3x +4x = 7x and 4√2 + 3√2 = 7√2 are two examples of the same distributive property of multiplication. But, the importance of the distributive property was never really hammered home! We probably should have been talking about the distributive property every year since the second grade. It is THE key attribute of multiplication. But, instead, it is something novel when we get to algebra. So, we get to (x+1)(x-2), and that same distributive property comes into play again, and why isn’t it x*x – 2*1? And teachers pump the FOIL mnemonic, and more symbol pushing.

The next 4 years aren’t much better. More algorithms for factoring. More algorithms for exponentiation, more algorithms for trig angle identities. 12 years of mathematics education is learning which formula / algorithm to apply in which scenario. No wonder everyone forgets how to do math within 5 years of graduation.

Oooh, that was a good rant. Thanks.

Thank you for bringing up my favorite property of Algebra, the Distributive Property! I always introduce it as Euclid did, by slicing up a rectangle and factoring out the width. Then I make a big deal of Mixed numbers, because that’s really a plus in there between the two and the one-third. When we get around to multiplying binomials, I start off by going back to the long way of multiplying mixed numbers to remind them that every term needs to be multiplied by every other term. I use FOIL too, but only after we’ve talked at length about why everybody needs to come to the party. One good rant deserves another!

Heh, you mean the “New Math” then Doug! It’s been tried, through-out the world.

It was stopped because, in reality, it doesn’t work. 2nd graders can’t cope with that level of abstraction. And if it is drilled into them, as it was with me, young brains can’t make the leap in applying it from arithmetic to algebra anyway.

The bit about being taught exclusively algorithms rings no bells with me at all. It’s not how I was taught, and it’s not how I teach. Let’s not confuse bad teaching with poor syllabus or theories of instruction.

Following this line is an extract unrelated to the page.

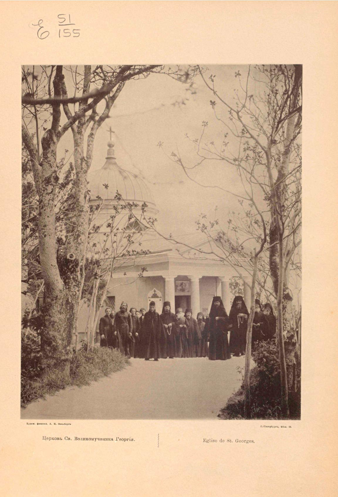 Альбом видов Георгиевского Балаклавского монастыря в Крыму

“New Math” means to me set theory, modular arithmetic, “that base 6 crap”, Boolean logic, etc. Everything that might be taught to elementary school students that is not addition, subtraction, multiplication or division. And some of the “new math” survives.

The distributive property of multiplication is not “new math.”

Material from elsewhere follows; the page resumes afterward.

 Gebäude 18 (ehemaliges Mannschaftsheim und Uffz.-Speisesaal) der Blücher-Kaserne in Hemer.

Personally, I was poor in math until I started Algebra, then everything started clicking. A little abstraction was good for me.

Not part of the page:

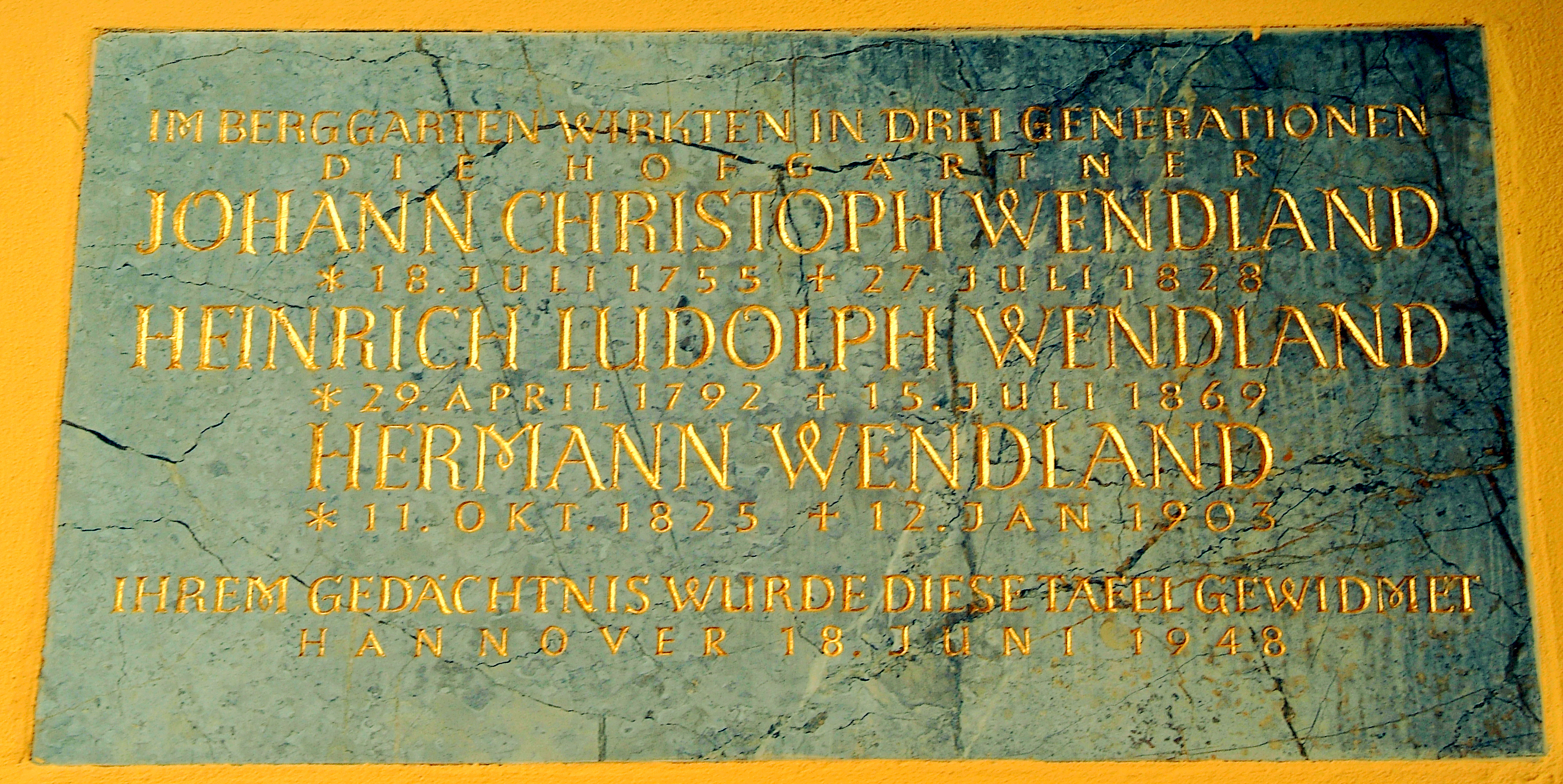 Gedenktafel am Bibliothekspavillon vor dem Berggarten in Hannover: "Im Berggarten wirkten in drei Generationen die Hofgärtner Johann Christoph Wendland * 18. Juli 1755 + 27. Juli 1828 / Heinrich Ludolph Wendland * 29. April 1792 + 12. Jan. 1903 / Hermann Wendland * 11.Okt. 1825 + 12. Jan. 1903 / Ihrem Gedächtnis wurde diese Tafel gewidmet / Hannover 18. Juni 1948"

You should have told my teachers that then Doug, because I was the first wave of “New Math” and we got weeks of Commutative, Associative and Distributive properties. And that was at Grade 5.

The set theory stuff was actually OK, because being visually based even small kids could follow it. It turns out that it doesn’t actually help later Maths much, but at least it was fine to do.

I’m not sure that you can say modular arithmetic is “crap” but that it is important to teach the distributive property early. Modular arithmetic is what really taught me as a small child how the base 10 and base 2 number systems worked. It has been far more useful to me than any of the distributive etc ideas.

Personally, I was poor in math until I started Algebra,It may well be that you are confusing the root cause here. Most sensible school systems start teaching algebra when the students are just maturing enough to be able to do it. Your starting to understand may well be related mostly to the fact that your brain was now able to deal with that level of abstraction.

My experience is that teaching young students algebra is of little use. They simply can’t cope with the abstraction. If you are against learning being rote and based on “symbol pushing”, then teaching algebra early is a bad thing, as most students can only deal with it in a very rule based way.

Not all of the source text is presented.